As the book continues, the theme of growth continues. Schuller’s ministry continues to grow and how he and his wife Arvella navigate that growth is interesting to see. Schuller purposely cast a wide an inclusive net, appealing more to a generalised American civil religion than any specific faith tradition within Christianity. And you do begin to see how it’s not just Schuller’s business strategies but his actual theology that is undoubtedly American in its focus on financial, numerical, and physical growth. As the 1960s morph into the 70s and 80s, The Church Must Grow or Perish shows how Schuller’s ecclesiology mirrored the overall American movement into large corporations, mega-malls, and hypercapitalism. If the average denominational church is the corner market, Schuller’s Crystal Cathedral is a Walmart – offering a little bit of everything to everyone with maximum convenience and little expectation.

The last forty pages of The Church Must Grow or Perish details the decline and collapse of Schuller’s religious empire. I really wish more space had been devoted to this section because it shows that even the temporary successes that Schuller had were not even able to outlive him. And, we find, it wasn’t a lack of growth that led to the perishing. In fact, one ministry board member would recount “It wasn’t the bad times that got us; it was the good.” In other words, the constant desire for growth is what eventually killed the movement. The final chapter offers a quick and poignant reflection on the good of what Schuller accomplished or tried to accomplish and where and why it failed. From my perspective, Mulder and Marti are sometimes frustratingly unbiased. That is precisely what you want from an academic biography. They lay out the facts and even in their more opinion-based concluding chapter, they rely heavily on the opinion of those within the ministry. Overall, the book offers a model for success while also being a cautionary tale about what that sort of success will eventually engender.
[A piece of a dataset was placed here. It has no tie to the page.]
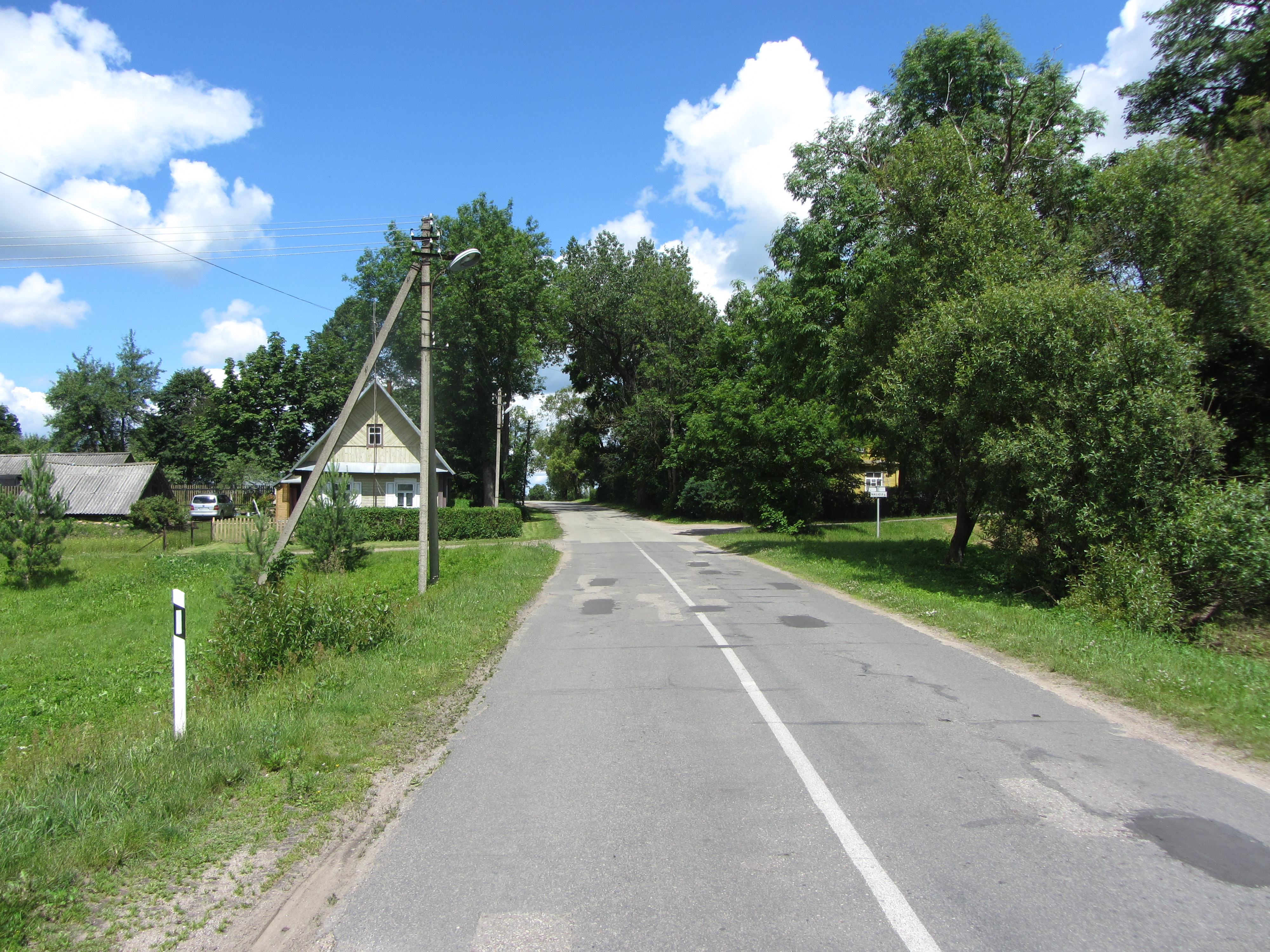 Naujas Strūnaitis, Lithuania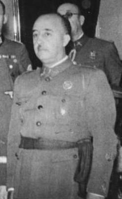 Detalle de una fotografía que muestra al general Franco en 1940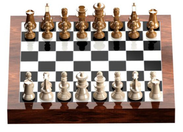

Personally, I think that Schuller’s methodology, however well-intentioned, has been a cancer on American Christianity. Cancer, by the way, is characterised as the unchecked growth of a healthy body. Mulder and Marti are able to get the roots of why Schuller thought what he thought, did what he did, and bring some nuance and depth to the common arguments of his type of Christianity that it’s all a money grift or that he’s a theological lightweight. For Schuller, it wasn’t any of these things. He was a firm believer. And his ministry model (which would influence Rick Warren’s Saddleback church and serve as a prototype of the modern megachurch movement) is one that you have to understand to understand American Christianity. Schuller’s primary belief of growth at all costs is thoroughly American. We saw how it killed his empire. We’re seeing how it is killing American Christianity. And we’re seeing how the commodification of everything as a means of growth in all sectors is killing America today.

Schuller believed that the church must grow or perish. Ultimately, his empire perished. But I remind you that the story of Christianity is that resurrection requires death. Out of perishing can come something new, something better. May we long for that in our lives, in our churches, and in our societies.